A2 = np.concatenate([A2_1, A2_2, A2_3], axis=1)

# Feed forward Step 3 - input from hidden layer to output (we don't have bias for this)
Z3_1 = np.dot(A2, w_h_o1)
Z3_2 = np.dot(A2, w_h_o2)
Z3_3 = np.dot(A2, w_h_o3)

# Generating the outputs:

o1 = sigmoid(Z3_1)
o2 = sigmoid(Z3_2)
o3 = sigmoid(Z3_3)


target_values = final_df[["Iris-setosa", "Iris-versicolor", "Iris-virginica"]]

output_concat = np.concatenate([o1, o2, o3], axis = 1)
m, n = target_values.shape
error = np.sum(((target_values.values - output_concat) ** 2))/(2 * m)
print(error)

0.48547236651460784


# Experiment Conclusion

In this experiment, we aimed to enhance the performance of a three-layer feedforward neural network by introducing an additional hidden neuron to the middle layer.

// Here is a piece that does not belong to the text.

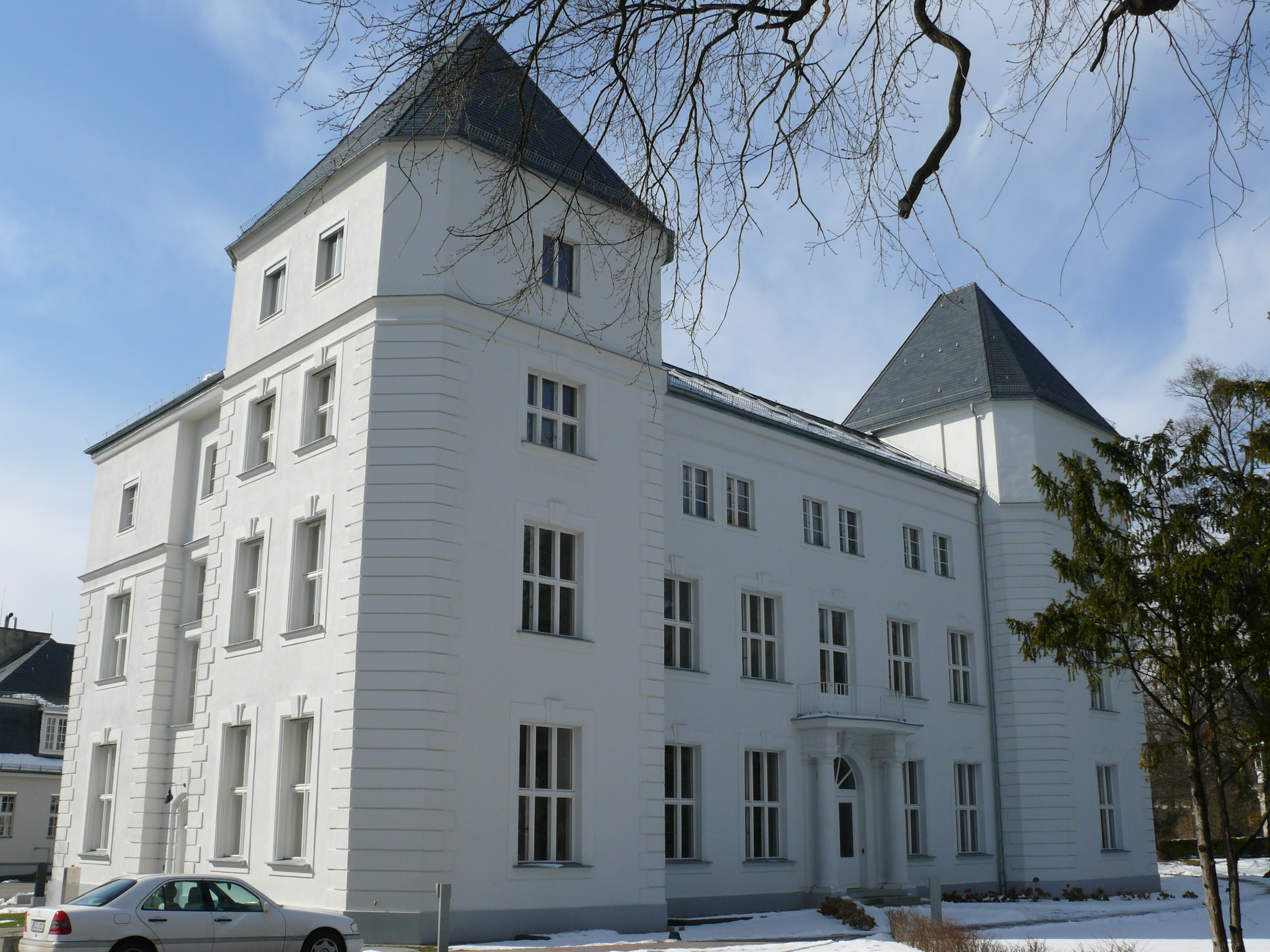 Berlin-Dahlem Fritz-Haber-Institut Haupteingang

The primary objective was to assess the impact of this modification on the network's error and predictive capabilities.

The experimental process involved several crucial steps:

1. **Data Preparation:** The IRIS dataset was loaded from Kaggle and preprocessed. Categorical values were transformed into numeric values using one-hot encoding. The original species column was removed, and the one-hot encoded columns were appended to the dataset. The feature columns were scaled using the standard scaler.

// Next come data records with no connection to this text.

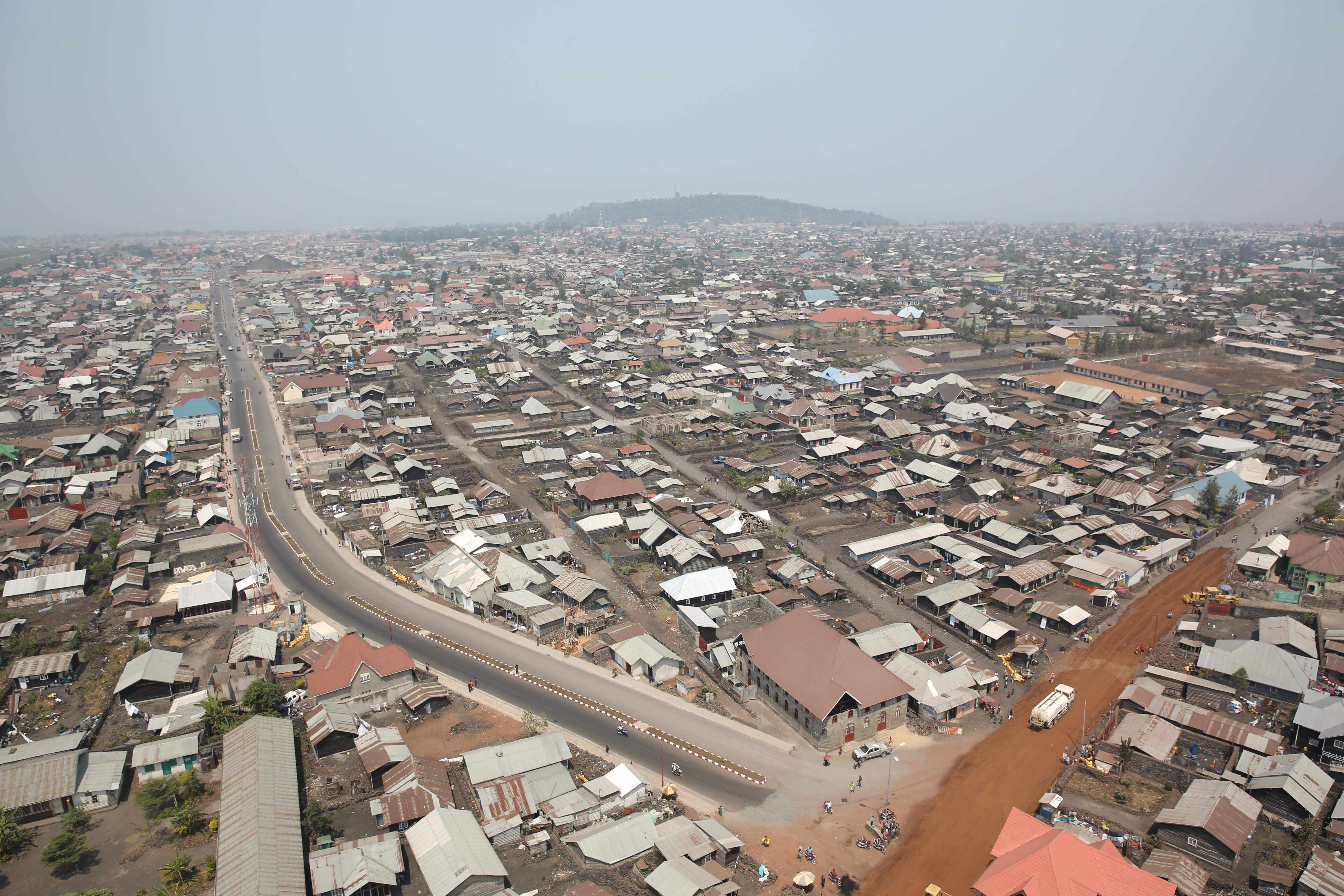 photo MONUSCO / Abel Kavanagh
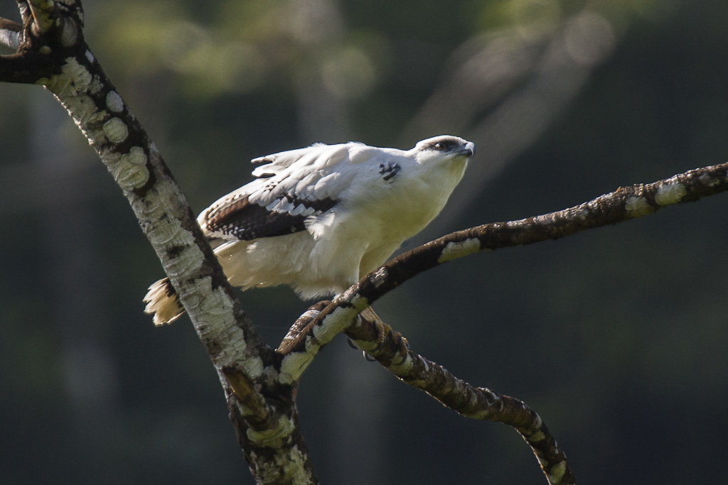 White Hawk - Panama_H8O7606
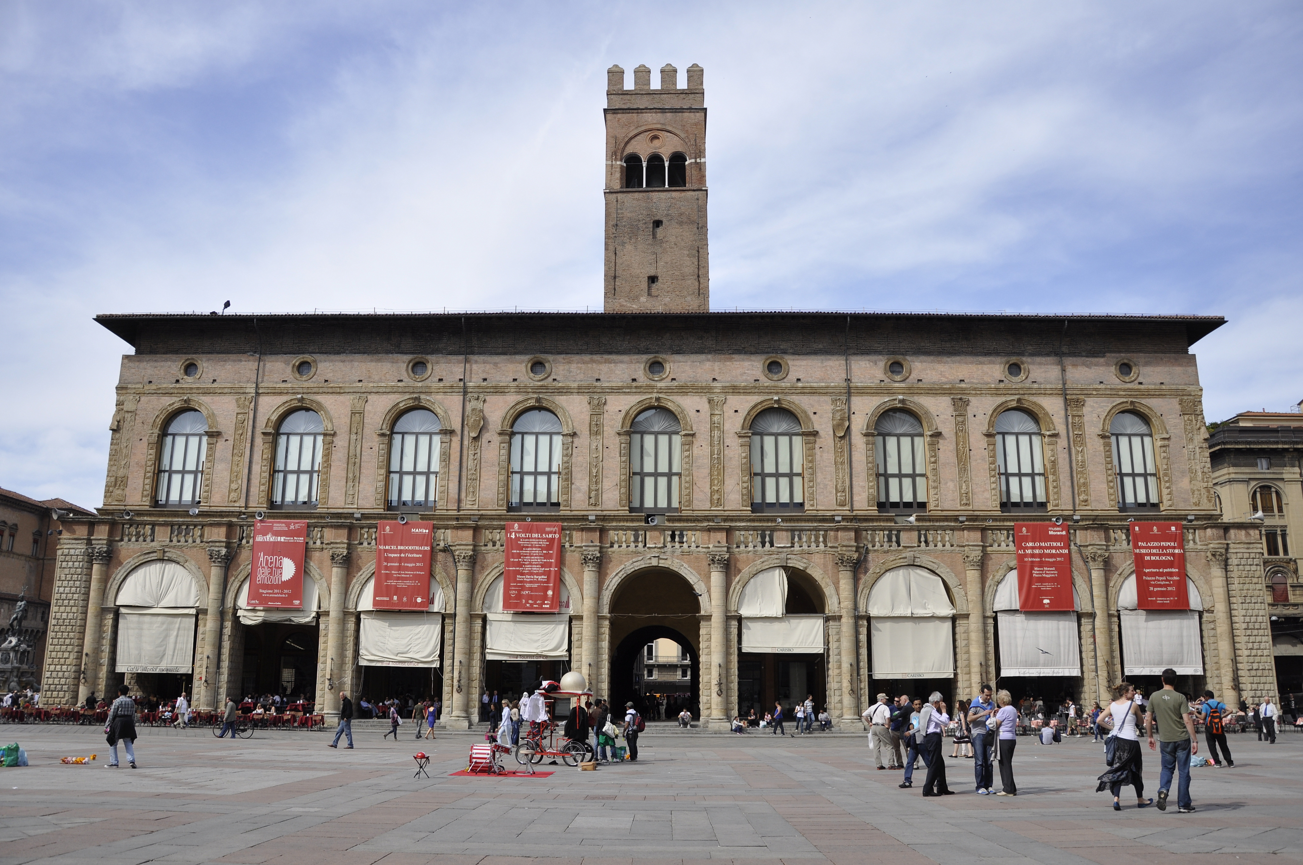 Palazzo del Podestà, Bologna

2. **Neural Network Setup:** A three-layer feedforward neural network was constructed using sigmoid activation functions. The initial weights and biases were initialized for the neurons.

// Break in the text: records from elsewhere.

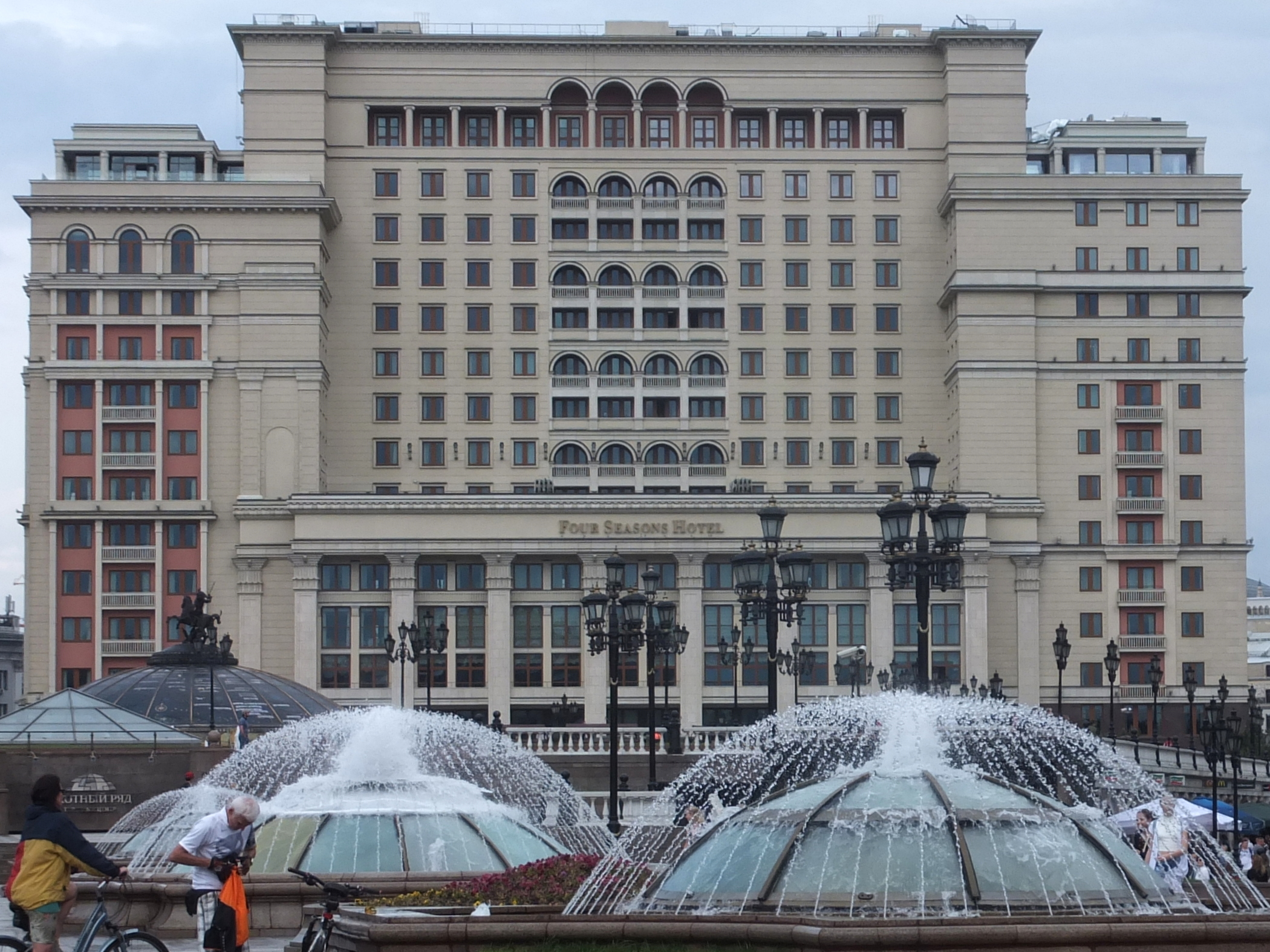 Four Seasons Hotel Moscow (2016)
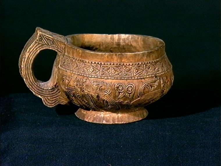 Einskilskopp datert 1777, fra Valle i Setesdal, Norge. Høyde 7,5 cm. Norsk Folkemuseum NF.1911-0673
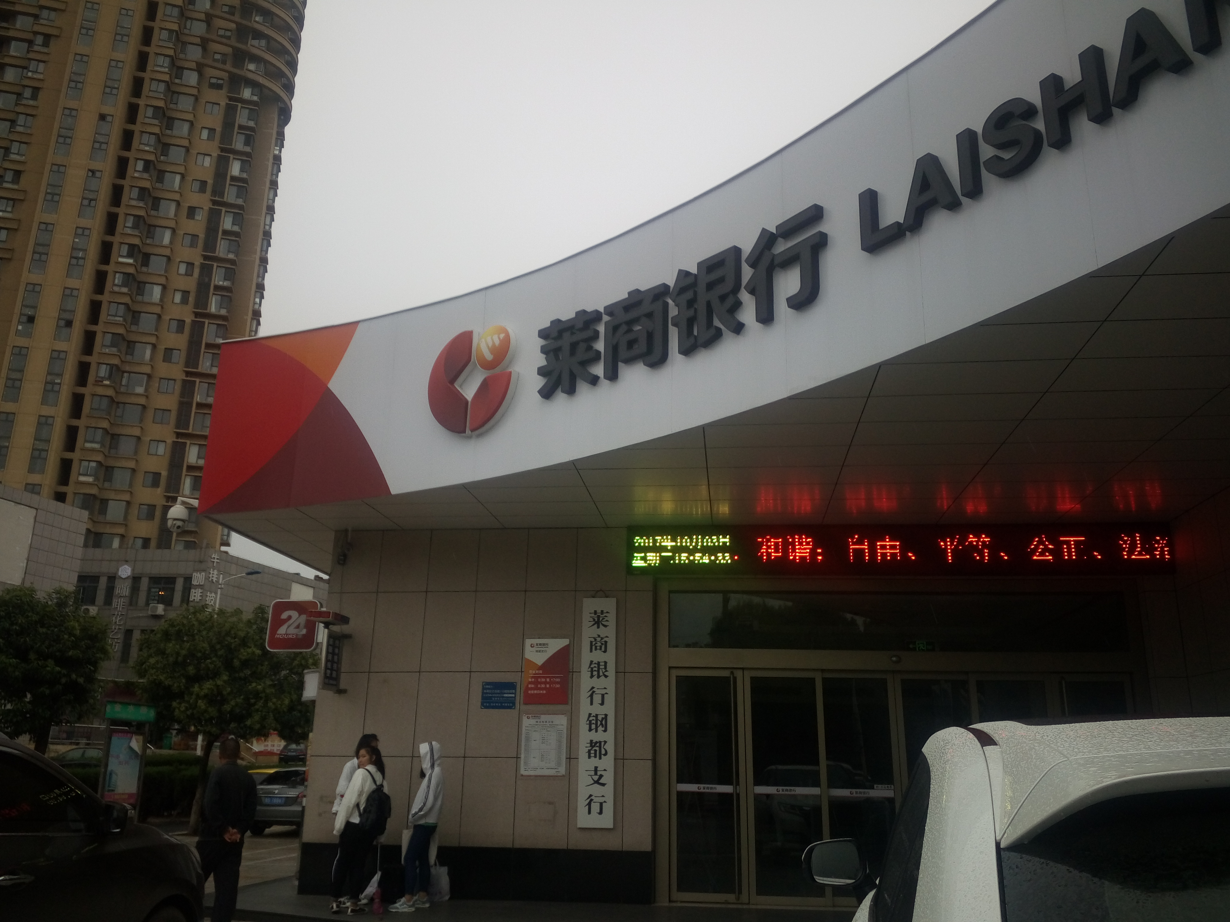 莱商银行某支行

3. **Feedforward Computation:** The feedforward process involved computing the output of the hidden layer and the final output layer. The activation values of the hidden layer neurons were calculated using the sigmoid function.

4. **Error Calculation:** The total squared error of the neural network's predictions was calculated as a measure of its performance.

5. **Additional Neuron Introduction:** To test the effects of introducing an extra hidden neuron, a new set of weights for the neuron was generated. The new neuron was included in the hidden layer, and the network's performance was evaluated with this configuration.

6. **Comparison and Analysis:** The experiment's results were compared by evaluating the errors before and after the introduction of the additional hidden neuron. This comparison provided insights into whether the addition of a neuron improved or compromised the network's predictive accuracy.

**Conclusion:**
After carefully conducting the experiment, it was observed that the introduction of an additional hidden neuron to the middle layer did not have much of an impact on the network's performance. The comparison of errors before and after this modification revealed that the new configuration led to changes in the neural network's predictive capabilities.

It's important to note that the specific impact on the error could be influenced by various factors, including the dataset's complexity, the number of training iterations, and the initial weights and biases. Therefore, it is recommended to perform further experimentation and validation to determine the robustness and generalization of the introduced modification.

In conclusion, this experiment demonstrated the significance of hidden layer neurons in shaping a neural network's performance. The results underscore the importance of systematic experimentation and analysis when fine-tuning neural network architectures to achieve optimal predictive accuracy.